# How fast can a side winder fishing trawler go?



## xelah11 (Jul 6, 2016)

How fast can a side winder fishing trawler go? What's the maximum speed and the average speed? An example boat I need to know about would be the Ross Tiger if that helps, or any of the Cat Boats from Grimsby.


----------



## trotterdotpom (Apr 29, 2005)

xelah11 said:


> How fast can a side winder fishing trawler go? What's the maximum speed and the average speed? An example boat I need to know about would be the Ross Tiger if that helps, or any of the Cat Boats from Grimsby.

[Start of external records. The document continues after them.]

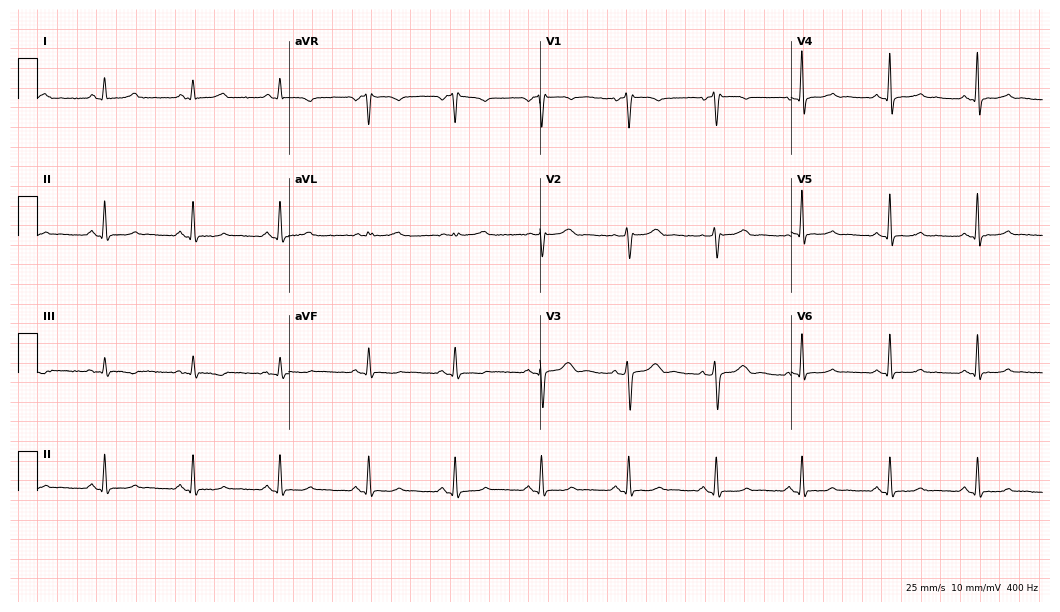
Standard 12-lead ECG recorded from a woman, 35 years old. Read as a normal ECG.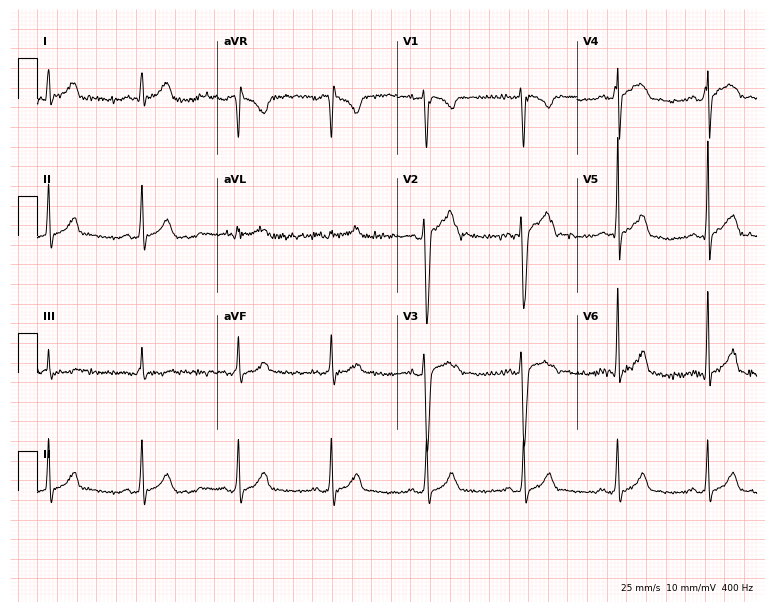
Resting 12-lead electrocardiogram. Patient: a male, 21 years old. Read as a normal ECG.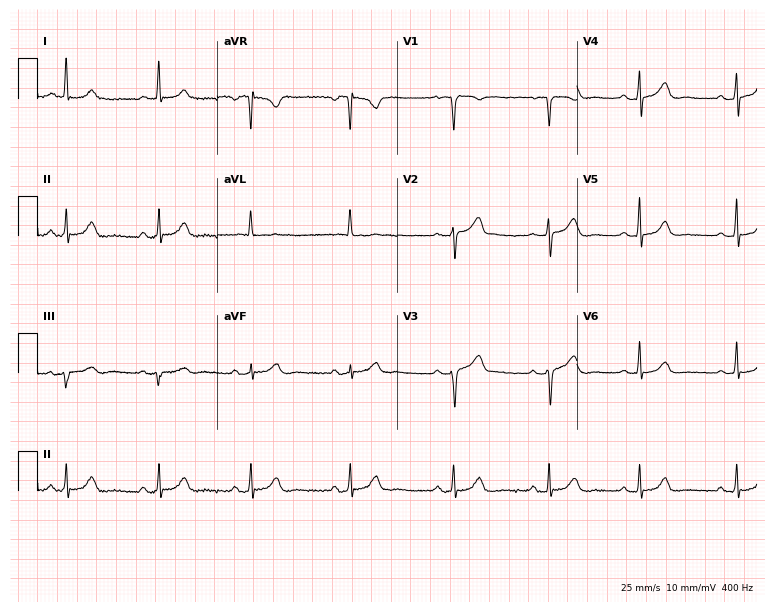
Electrocardiogram, a female patient, 61 years old. Overall reading on record: normal ECG.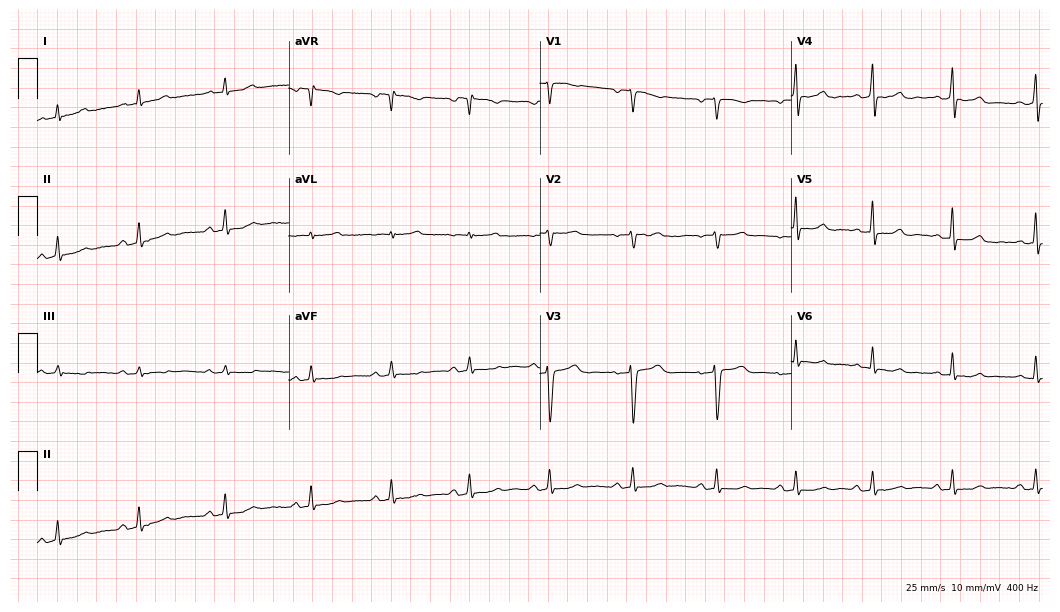
Electrocardiogram, a female patient, 35 years old. Overall reading on record: normal ECG.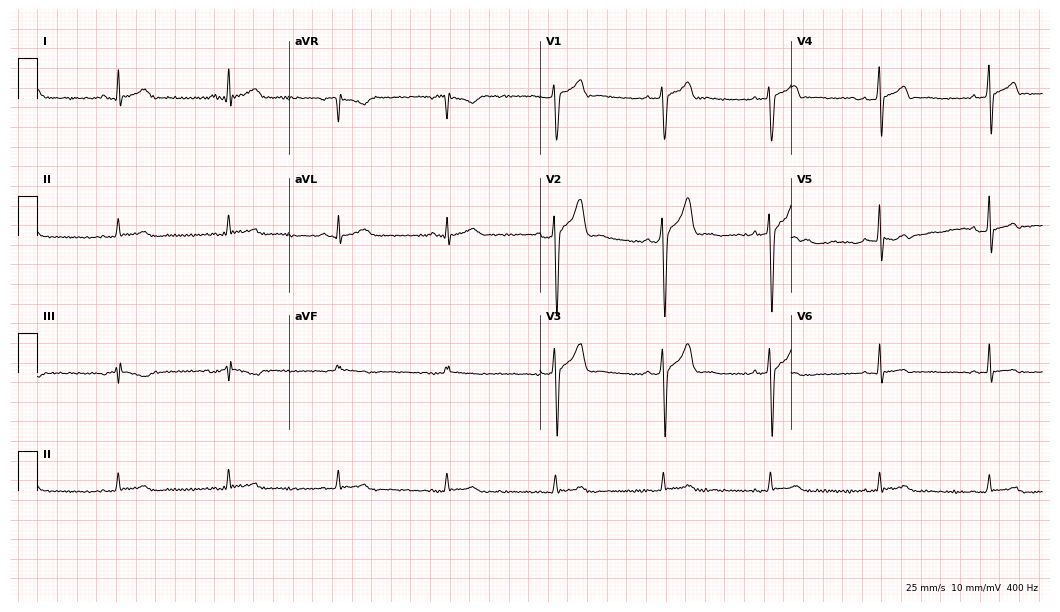
Electrocardiogram (10.2-second recording at 400 Hz), a male patient, 37 years old. Of the six screened findings (first-degree AV block, right bundle branch block, left bundle branch block, sinus bradycardia, atrial fibrillation, sinus tachycardia), none is recorded.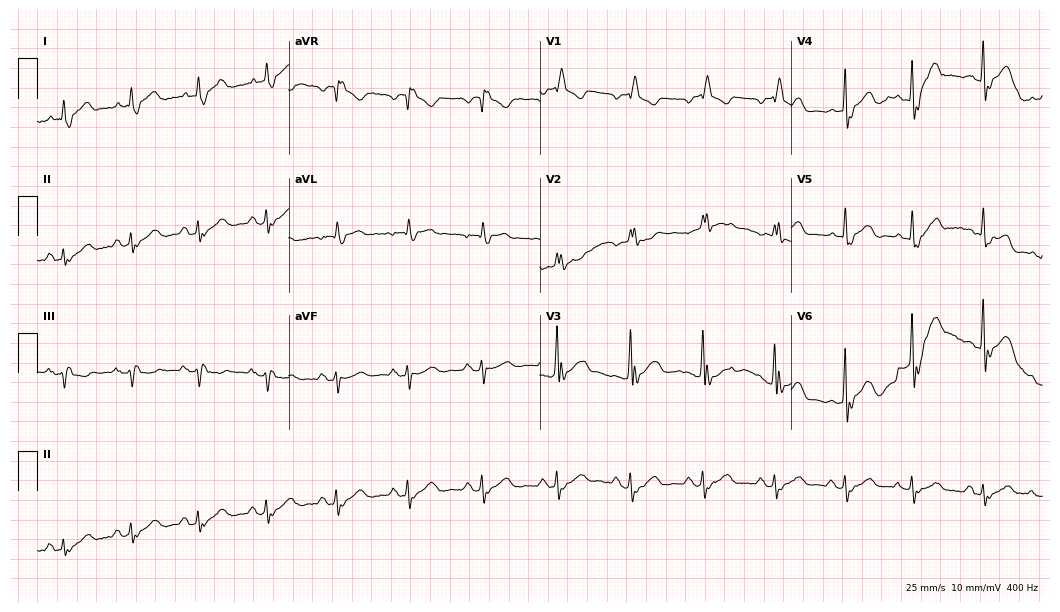
12-lead ECG from a male, 68 years old (10.2-second recording at 400 Hz). Shows right bundle branch block.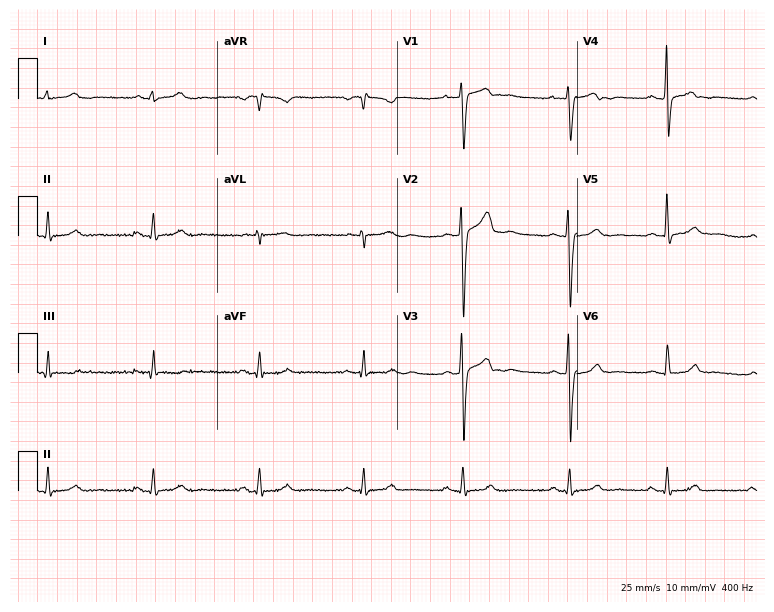
Resting 12-lead electrocardiogram (7.3-second recording at 400 Hz). Patient: a female, 29 years old. None of these six findings is recorded: first-degree AV block, right bundle branch block, left bundle branch block, sinus bradycardia, atrial fibrillation, sinus tachycardia.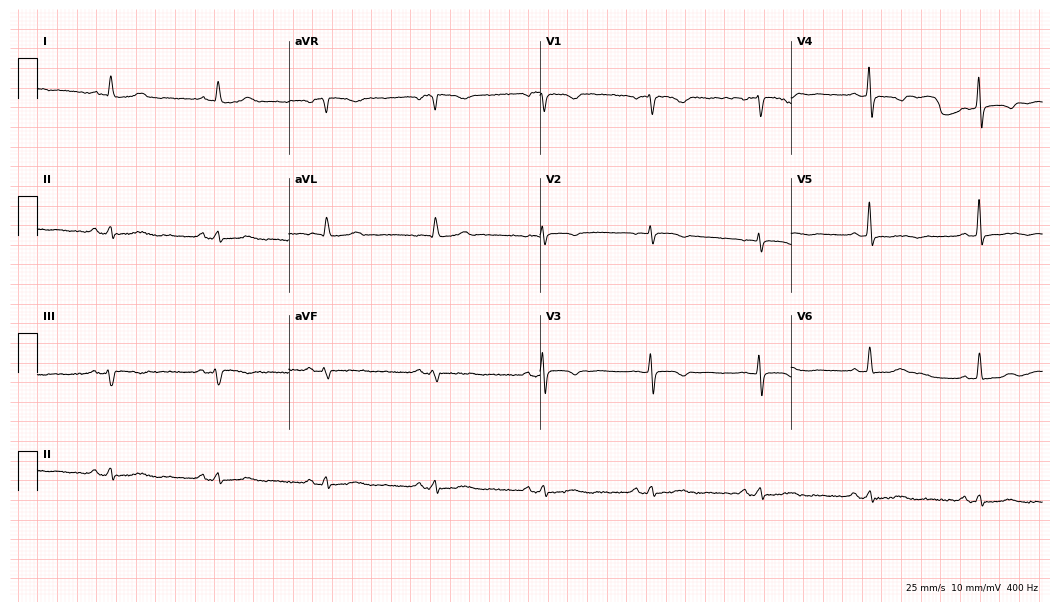
12-lead ECG from a 74-year-old female patient. No first-degree AV block, right bundle branch block, left bundle branch block, sinus bradycardia, atrial fibrillation or sinus tachycardia recorded for this tracing.

I'm no expert, but I reckon Ross Tiger did about 11 or 12 knots, some of the bigger ones were faster.

Fun fact about the "Cat Boats": A lot of folk reckon that Ross Zebra was the only one that wasn't named after a cat - they were all supposed to be named by school kids and one of them came up with Zebra so they let it go. I'm here to tell you that a "Civet" isn't a blooming cat either, it's just dumb coffee-holics who call it a cat.

That's the way the cod-ends.

John T


----------



## Victor J. Croasdale (Nov 28, 2016)

They go real fast when a nuclear sub gets caught in the net. LOL


----------



## david freeman (Jan 26, 2006)

if you know the launch name, and builder, find out the speed from the trials data. Cook welton and gamon, and other builders on the Humber/ Just a suggestion, they could make market from Iceland very quickly as they were wet fishers the sider winders, in the 60/70;s SAy 15 Knots???


----------